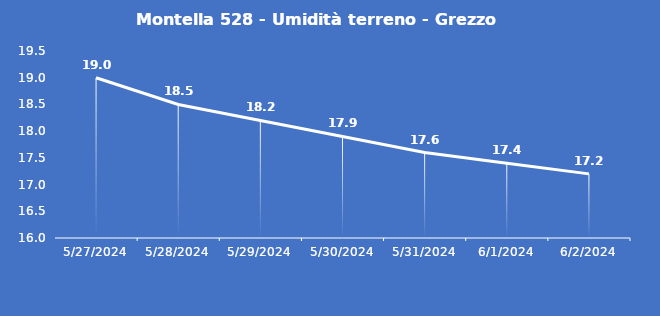
| Category | Montella 528 - Umidità terreno - Grezzo (%VWC) |
|---|---|
| 5/27/24 | 19 |
| 5/28/24 | 18.5 |
| 5/29/24 | 18.2 |
| 5/30/24 | 17.9 |
| 5/31/24 | 17.6 |
| 6/1/24 | 17.4 |
| 6/2/24 | 17.2 |
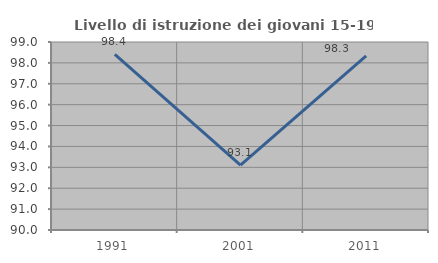
| Category | Livello di istruzione dei giovani 15-19 anni |
|---|---|
| 1991.0 | 98.413 |
| 2001.0 | 93.103 |
| 2011.0 | 98.333 |
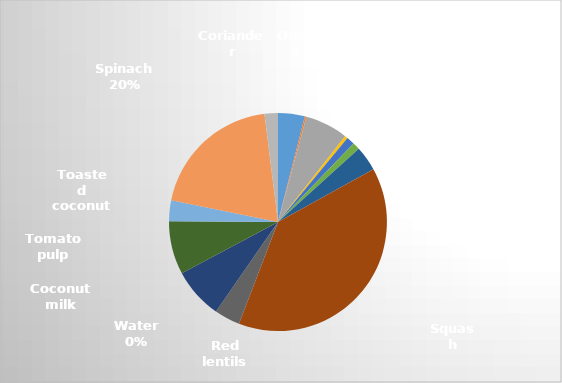
| Category | Total cost |
|---|---|
| Onions | 0.896 |
| Ginger | 0.052 |
| Lemograss | 1.438 |
| Garlic | 0.1 |
| Curry powder | 0.267 |
| Ground coriander | 0.245 |
| Potatoes | 0.833 |
| Squash | 8.775 |
| Red lentils | 0.86 |
| Water | 0 |
| Coconut milk | 1.707 |
| Tomato pulp | 1.789 |
| Toasted coconut | 0.695 |
| Spinach | 4.475 |
| Coriander | 0.448 |
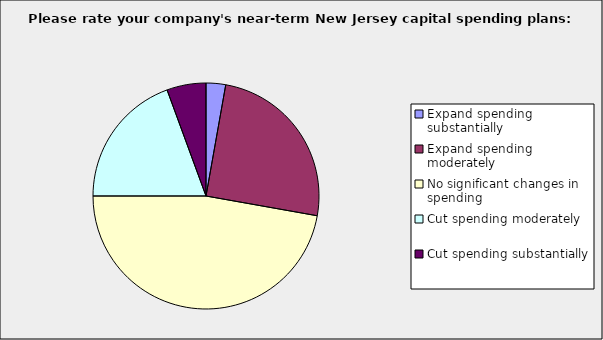
| Category | Series 0 |
|---|---|
| Expand spending substantially | 0.028 |
| Expand spending moderately | 0.25 |
| No significant changes in spending | 0.472 |
| Cut spending moderately | 0.194 |
| Cut spending substantially | 0.056 |
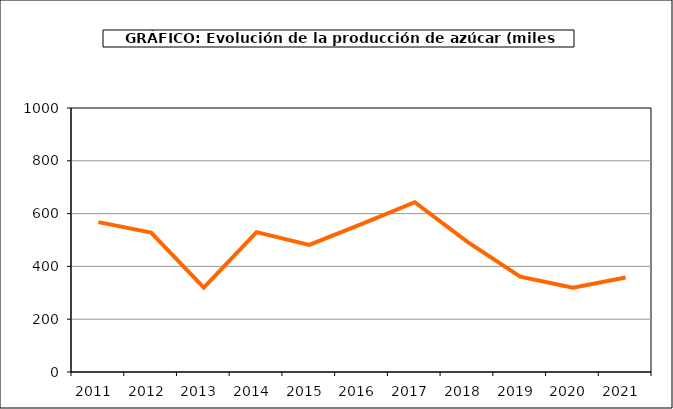
| Category | Producción |
|---|---|
| 2011.0 | 567.722 |
| 2012.0 | 528.414 |
| 2013.0 | 319.237 |
| 2014.0 | 529.794 |
| 2015.0 | 481.569 |
| 2016.0 | 560.897 |
| 2017.0 | 642.971 |
| 2018.0 | 493.179 |
| 2019.0 | 361.224 |
| 2020.0 | 319.147 |
| 2021.0 | 357.838 |
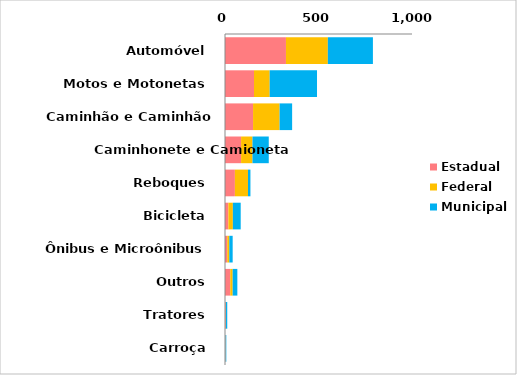
| Category | Estadual | Federal | Municipal |
|---|---|---|---|
| Automóvel | 326 | 224 | 241 |
| Motos e Motonetas | 155 | 84 | 253 |
| Caminhão e Caminhão Trator | 150 | 142 | 67 |
| Caminhonete e Camioneta | 86 | 61 | 87 |
| Reboques | 53 | 70 | 13 |
| Bicicleta | 18 | 24 | 42 |
| Ônibus e Microônibus | 12 | 11 | 18 |
| Outros | 28 | 13 | 25 |
| Tratores | 4 | 1 | 7 |
| Carroça | 2 | 1 | 4 |
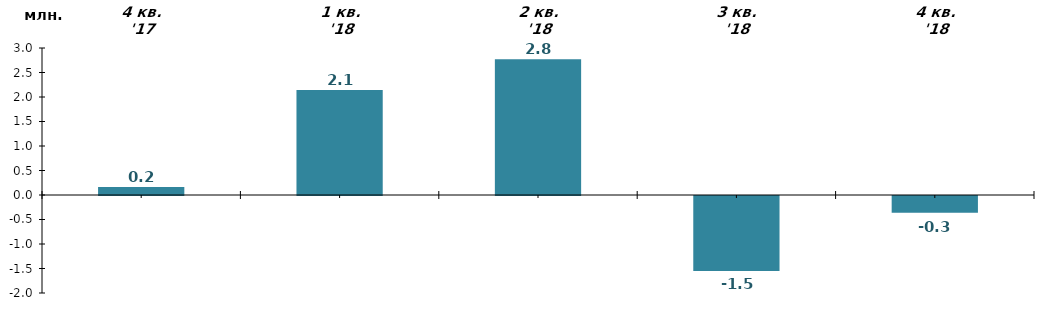
| Category | млн. грн. |
|---|---|
| 4 кв. '17 | 0.163 |
| 1 кв. '18 | 2.145 |
| 2 кв. '18 | 2.77 |
| 3 кв. '18 | -1.532 |
| 4 кв. '18 | -0.341 |
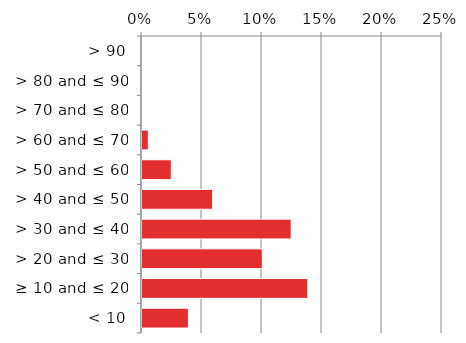
| Category | Non native |
|---|---|
|  < 10 | 0.04 |
|  ≥ 10 and ≤ 20 | 0.139 |
|  > 20 and ≤ 30 | 0.101 |
|  > 30 and ≤ 40 | 0.125 |
|  > 40 and ≤ 50 | 0.06 |
|  > 50 and ≤ 60 | 0.025 |
|  > 60 and ≤ 70 | 0.006 |
|  > 70 and ≤ 80 | 0 |
|  > 80 and ≤ 90 | 0 |
|  > 90 | 0 |
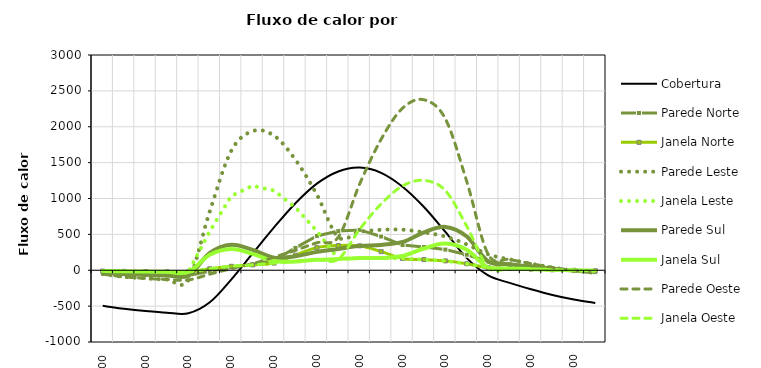
| Category | Cobertura | Parede Norte | Janela Norte | Parede Leste | Janela Leste | Parede Sul | Janela Sul | Parede Oeste | Janela Oeste |
|---|---|---|---|---|---|---|---|---|---|
| 0.041666666666666664 | -496 | -24.96 | -10.944 | -53.76 | -10.944 | -24.96 | -10.944 | -53.76 | -10.944 |
| 0.08333333333333333 | -536 | -50.864 | -15.504 | -91.664 | -15.504 | -50.864 | -15.504 | -91.664 | -15.504 |
| 0.125 | -568 | -62.832 | -19.152 | -113.232 | -19.152 | -62.832 | -19.152 | -113.232 | -19.152 |
| 0.166666666666667 | -592 | -71.808 | -21.888 | -129.408 | -21.888 | -71.808 | -21.888 | -129.408 | -21.888 |
| 0.208333333333334 | -600 | -74.8 | -22.8 | -134.8 | -22.8 | -74.8 | -22.8 | -134.8 | -22.8 |
| 0.25 | -447.2 | -14.316 | 20.524 | 821.184 | 543.424 | 240.744 | 214.744 | -54.516 | 20.524 |
| 0.291666666666667 | -130 | 39.884 | 54.964 | 1662.684 | 1034.364 | 355.984 | 295.664 | 22.484 | 54.964 |
| 0.333333333333334 | 233.6 | 82.072 | 74.792 | 1939.172 | 1178.692 | 284.812 | 229.172 | 90.472 | 74.792 |
| 0.375 | 596.8 | 138.408 | 99.928 | 1875.828 | 1110.868 | 175.468 | 128.148 | 182.808 | 99.928 |
| 0.416666666666667 | 934 | 311.908 | 211.548 | 1539.708 | 875.548 | 194.188 | 121.908 | 277.588 | 121.908 |
| 0.458333333333334 | 1206.8 | 478.312 | 315.032 | 1053.132 | 545.772 | 255.952 | 145.712 | 383.152 | 145.712 |
| 0.5 | 1376.8 | 545.804 | 344.564 | 461.084 | 155.324 | 297.284 | 155.324 | 461.084 | 155.324 |
| 0.541666666666667 | 1430.8 | 562.088 | 340.568 | 534.128 | 171.248 | 339.728 | 171.248 | 1204.108 | 571.308 |
| 0.583333333333334 | 1358 | 470.484 | 259.884 | 563.364 | 170.244 | 352.764 | 170.244 | 1825.484 | 923.884 |
| 0.625 | 1164.8 | 350.84 | 164.68 | 565.64 | 164.68 | 394.44 | 197.88 | 2258.66 | 1175.62 |
| 0.666666666666667 | 881.6 | 324.424 | 148.664 | 527.224 | 148.664 | 527.164 | 303.044 | 2375.924 | 1252.564 |
| 0.708333333333334 | 534 | 288.22 | 130.66 | 470.02 | 130.66 | 604.32 | 371.36 | 2110.22 | 1110.06 |
| 0.75 | 168.8 | 216.068 | 90.748 | 360.668 | 90.748 | 471.128 | 284.968 | 1236.368 | 613.648 |
| 0.791666666666667 | -72 | 122.672 | 37.392 | 221.072 | 37.392 | 122.672 | 37.392 | 221.072 | 37.392 |
| 0.833333333333334 | -176 | 83.776 | 25.536 | 150.976 | 25.536 | 83.776 | 25.536 | 150.976 | 25.536 |
| 0.875 | -264 | 50.864 | 15.504 | 91.664 | 15.504 | 50.864 | 15.504 | 91.664 | 15.504 |
| 0.916666666666667 | -344 | 20.944 | 6.384 | 37.744 | 6.384 | 20.944 | 6.384 | 37.744 | 6.384 |
| 0.958333333333334 | -408 | -2.992 | -0.912 | -5.392 | -0.912 | -2.992 | -0.912 | -5.392 | -0.912 |
| 00:00 | -456 | -20.944 | -6.384 | -37.744 | -6.384 | -20.944 | -6.384 | -37.744 | -6.384 |
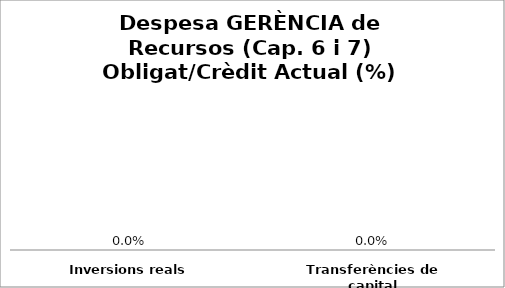
| Category | Series 0 |
|---|---|
| Inversions reals | 0 |
| Transferències de capital | 0 |
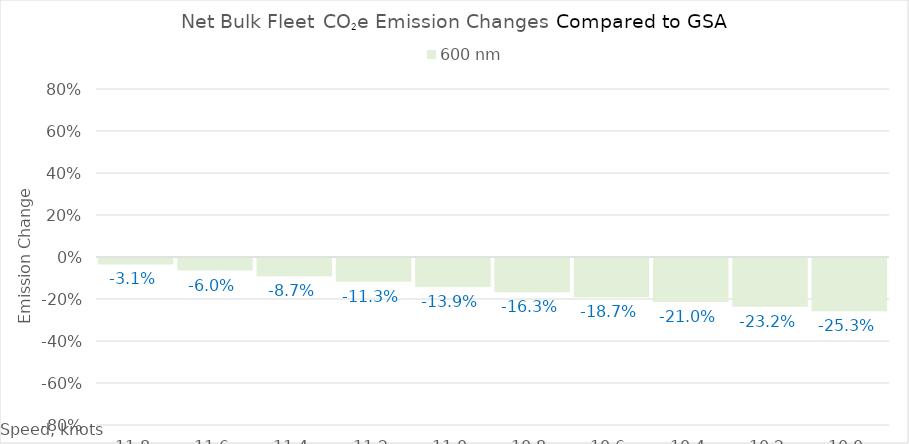
| Category | 600 |
|---|---|
| 11.8 | -0.031 |
| 11.600000000000001 | -0.06 |
| 11.400000000000002 | -0.087 |
| 11.200000000000003 | -0.113 |
| 11.000000000000004 | -0.139 |
| 10.800000000000004 | -0.163 |
| 10.600000000000005 | -0.187 |
| 10.400000000000006 | -0.21 |
| 10.200000000000006 | -0.232 |
| 10.000000000000007 | -0.253 |
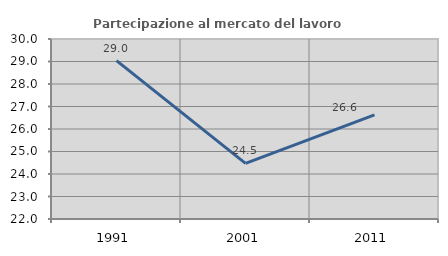
| Category | Partecipazione al mercato del lavoro  femminile |
|---|---|
| 1991.0 | 29.039 |
| 2001.0 | 24.476 |
| 2011.0 | 26.632 |
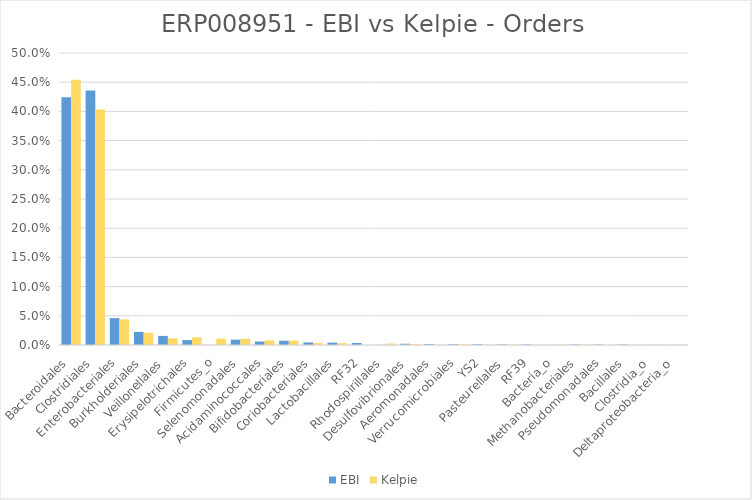
| Category | EBI | Kelpie |
|---|---|---|
| Bacteroidales | 0.424 | 0.454 |
| Clostridiales | 0.436 | 0.403 |
| Enterobacteriales | 0.046 | 0.044 |
| Burkholderiales | 0.022 | 0.021 |
| Veillonellales | 0.016 | 0.012 |
| Erysipelotrichales | 0.008 | 0.013 |
| Firmicutes_o | 0 | 0.011 |
| Selenomonadales | 0.009 | 0.011 |
| Acidaminococcales | 0.006 | 0.008 |
| Bifidobacteriales | 0.007 | 0.007 |
| Coriobacteriales | 0.004 | 0.003 |
| Lactobacillales | 0.004 | 0.003 |
| RF32 | 0.003 | 0 |
| Rhodospirillales | 0 | 0.003 |
| Desulfovibrionales | 0.002 | 0.002 |
| Aeromonadales | 0.001 | 0 |
| Verrucomicrobiales | 0.001 | 0.001 |
| YS2 | 0.001 | 0 |
| Pasteurellales | 0.001 | 0 |
| RF39 | 0.001 | 0 |
| Bacteria_o | 0 | 0.001 |
| Methanobacteriales | 0.001 | 0.001 |
| Pseudomonadales | 0.001 | 0 |
| Bacillales | 0.001 | 0 |
| Clostridia_o | 0 | 0.001 |
| Deltaproteobacteria_o | 0 | 0.001 |

*About this task*.
Above are the entries; copy out every line among them that contains the word "substantially".

*Written solution*.
| Expand spending substantially | 0.028 |
| Cut spending substantially | 0.056 |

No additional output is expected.